How to do a barbell hip thrust

About barbell hip thrust

TIER
1
DIFFICULTY
beginner
EQUIPMENT
bench, barbell
TARGET MUSCLES
glutes

Instructions for Proper Form

Setup:

  1. Bench: Sit on the floor in front of a bench or sturdy platform. Your shoulder blades should rest against the edge of the bench.
  2. Barbell Placement: Roll a loaded barbell over your legs and position it across the crease of your hips.
  3. Foot Position: Place your feet flat on the floor, shoulder-width apart, heels a comfortable distance from your glutes.
  4. Chin Tuck: Keep your chin slightly tucked to maintain a neutral spine.

The Lift:

  1. Initiate: Brace your core, and drive through your heels to lift your hips off the floor.
  2. Squeeze at the top: At the top of the movement, squeeze your glutes forcefully.
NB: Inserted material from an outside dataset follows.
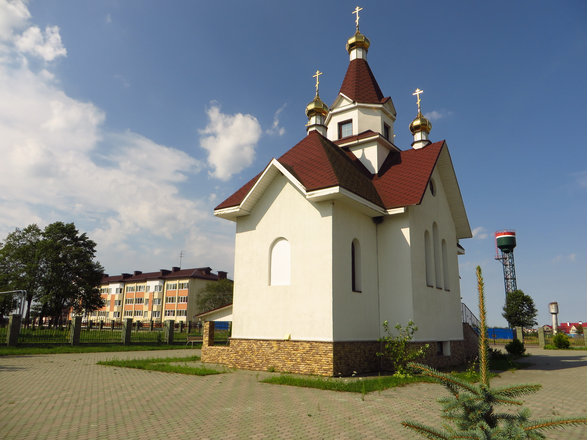 Храм Святой праведной Анны, Теплень

Aim for your knees, hips, and shoulders to form a straight line.
  3. Controlled Descent: Lower your hips back down in a controlled manner, stopping just before your glutes touch the ground.
  4. Reset & Repeat: Maintain core tension and begin the next repetition.

Tips:

  • Focus on the glutes: Consciously think about squeezing your glutes rather than hyperextending your back.
  • Experiment with foot position: Play with your foot placement to find a position that maximizes glute activation.
  • Exhale at the top: Exhaling as you squeeze your glutes can help with the mind-muscle connection.